The third category of data comprised of trade magazine articles (e.g., Billboard, Rolling Stones, etc.), analysis, and other industry publications in the popular music industry that covered the years of 1965-1995. This category of data provided insights on the industry structures, culture, and institutional environment during the lifespan of the band (Passman, 2009). And finally, we also consulted academic articles in various disciplines such as business, sociology, and philosophy (Adams & Sardiello, 2000; Gimbel, 2007) including business cases regarding the Grateful Dead (Hamermesh, Marshall, & Pirmohamed, 2002).
DATA COLLECTION AND ANALYSIS
Data collection and analysis occurred in five steps. As stated earlier, we used inductive methods to obtain insights into the community and community development (Miles & Huberman, 1994). All primary and secondary data was managed through the NVIVO software. To increase reliability and validity of information derived from a large number of primary and secondary sources, we created a document coding protocol that linked the original texts with theoretical constructs and construct relations. The data was organized in chronological order, and relevant data segment was coded according to content and its sources. This coding method provided researchers with a main summary of events.
After gathering the initial data, independent analysis of the data-set by both researchers was conducted. We based our assessment on two sets of research questions formulated at the beginning of the process: 1) What type of institutions in the music industry did the band face at their startup? How did the business model and strategy of Grateful Dead differ from that of the bands which followed the dominant institutions at the time? 2) How did the band create a community that supported their alternative business model? What were the roles of the fans in creating the community?

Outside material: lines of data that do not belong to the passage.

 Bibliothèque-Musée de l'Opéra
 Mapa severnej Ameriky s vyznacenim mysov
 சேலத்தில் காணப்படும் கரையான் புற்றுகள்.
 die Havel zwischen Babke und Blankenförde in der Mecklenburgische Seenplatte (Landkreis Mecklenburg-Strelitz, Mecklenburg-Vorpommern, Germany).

After independent analysis was completed, thematic trends were extracted from the data. For example, one key component of the regulative force of the Grateful Dead Community--self-regulation --emerged. In addition, critical instances of similarities and differences between the Grateful Dead model and the common practices of its contemporary bands (e.g., bands such as Rolling Stone) were addressed. Once the original set of themes was defined, the ideas were carefully cross-referenced with the original sources. Similar to Greenwood & Suddaby (2006), at this stage, the data was analyzed using latent analysis and subsequently interpreted based on the researchers' expertise on the subject and contextual knowledge of the band. The fifth and final step in the analysis involved the researchers conducting further interviews with several more fan members of the Grateful Dead community, in order to test the validity of the themes discovered. This last step, combined with the additional collection of data concentrating on specific periods during the community's lifespan, allowed for an additional verification of the themes that emerged in the earlier stages of data analysis. The verification of themes as a result of the additional data gathered, solidified our interpretation of the data.

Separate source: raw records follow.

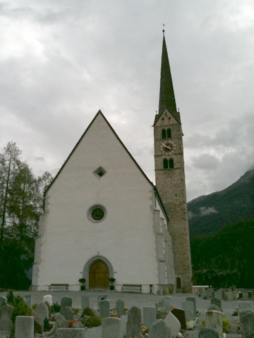 reformierte Kirche Scuol mit Friedhof
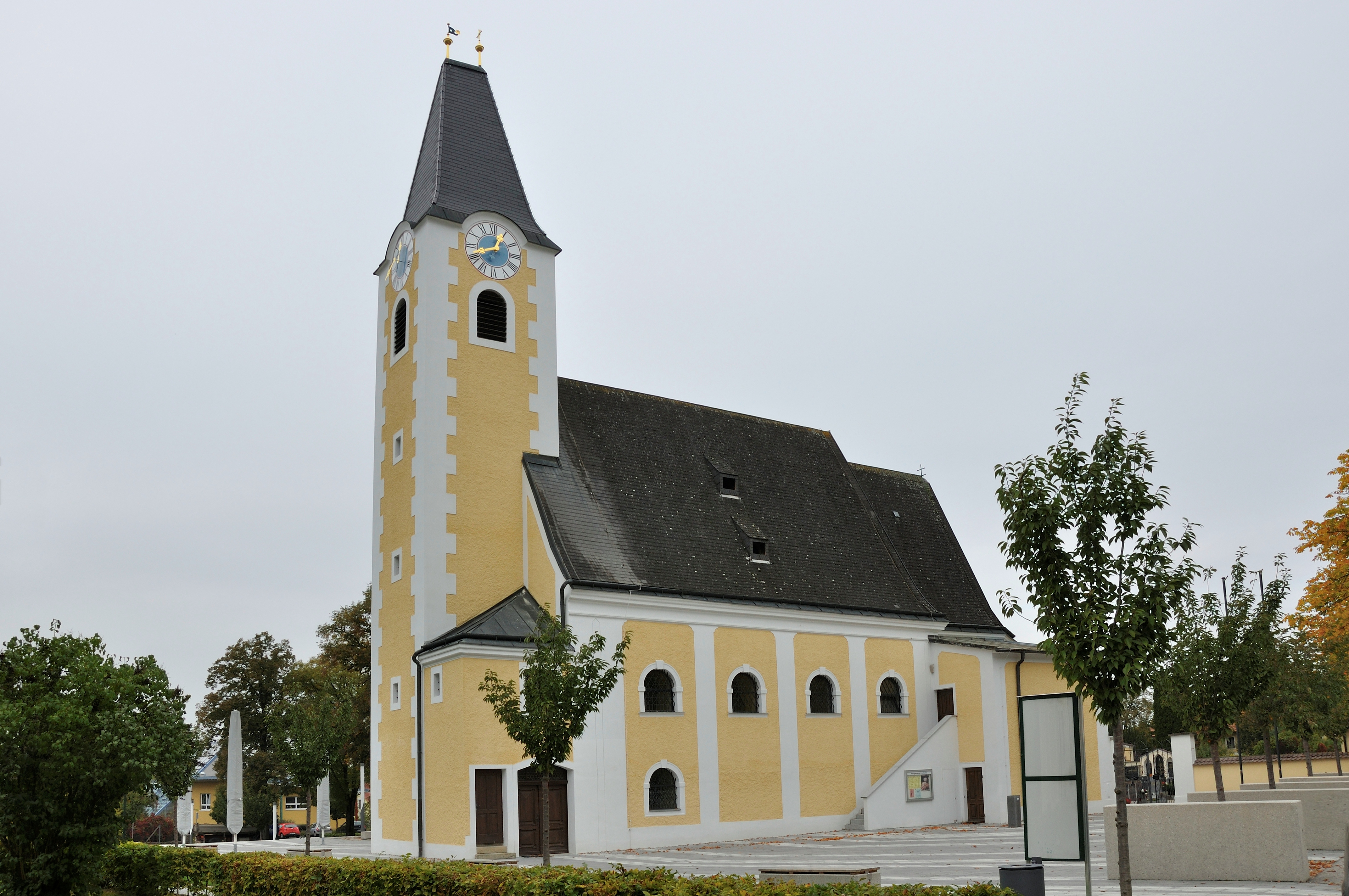 Kath. Pfarrkirche hl. Maria auf der Flucht nach Ägypten
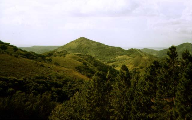 Lear escambray
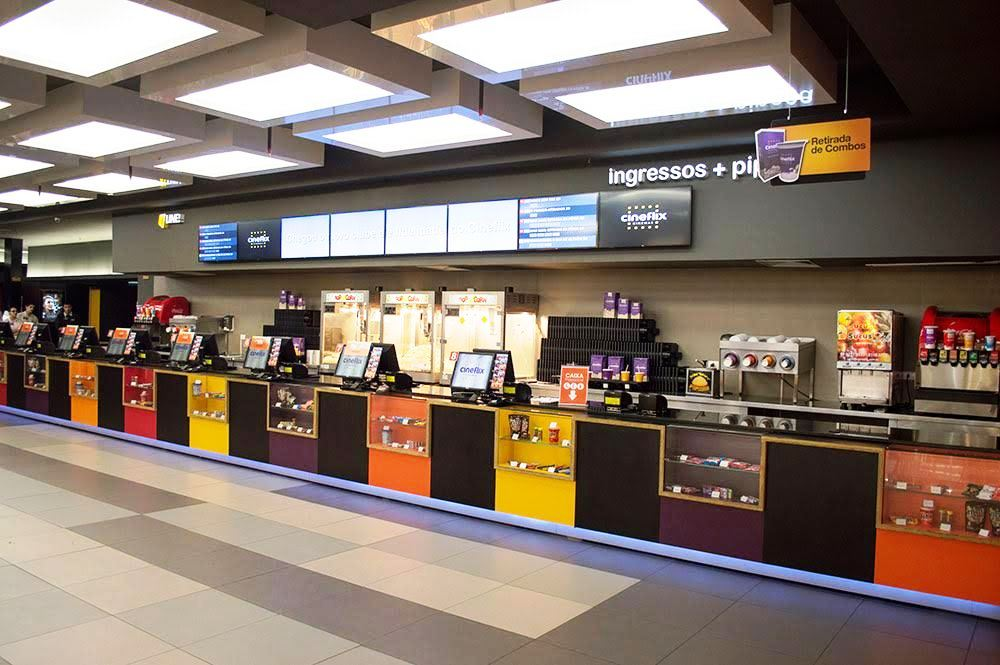 Bilheteria do Cineflix Shopping Pelotas, de Pelotas, RS
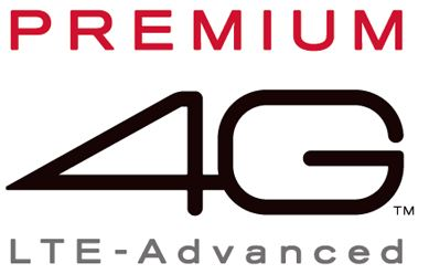 NTTドコモのPREMIUM 4Gのロゴ
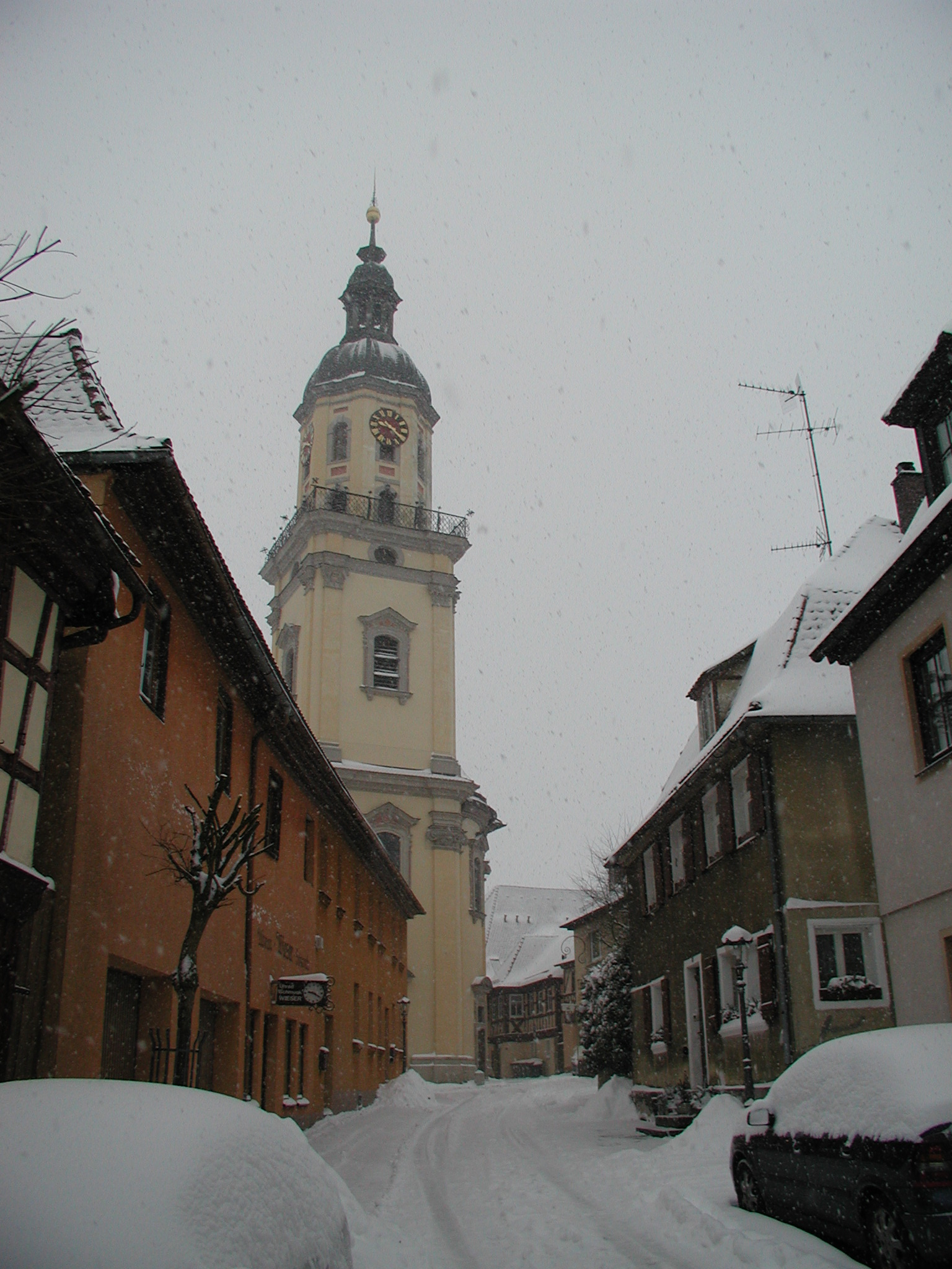 Hauptkirche Wilhermsdorf

The Grateful Dead (also referred to as the Dead) was one of the highly influential bands from the 1960s, and one of the most successful touring bands in the US. Combining record deals, touring, and merchandising, it was also one of the highest grossing bands of all time. Throughout its career (1965-1995), the band recorded more than 20 albums and appeared in 2,317 concerts in 298 cities. In 1991-1995, the band played 85-110 shows annually and was each year among the highest grossing acts in the U.S. concert business (Economist, 1996). In 1991, at $32.7m, and in 1993, at $45.6m, the band grossed more than any singer or group. The Dead was the No. 6 touring act of 1994, grossing nearly $50 million and drawing 1.2 million concert goers to 77 sold-out dates. The band grossed more than some major league baseball teams in some years (Will, 1995).
The band started in 1965 in San Francisco as the Warlocks, with guitarist Jerry Garcia, guitarist/vocalist Bob Weir, keyboardist Ron "Pigpen" McKernan, bassist Phil Lesh, and drummer Bill Kreutzmann; percussionist Mickey Hart joined shortly thereafter. Within a year, the Warlocks were renamed the Grateful Dead. Over the years, besides the band, the Grateful Dead have spawned offshoot businesses such as the Grateful Dead Ticket Office, Ice Nine Publishing which licenses the compositions of the Grateful Dead, and the now defunct Grateful Dead Records (Derobertis, 1995).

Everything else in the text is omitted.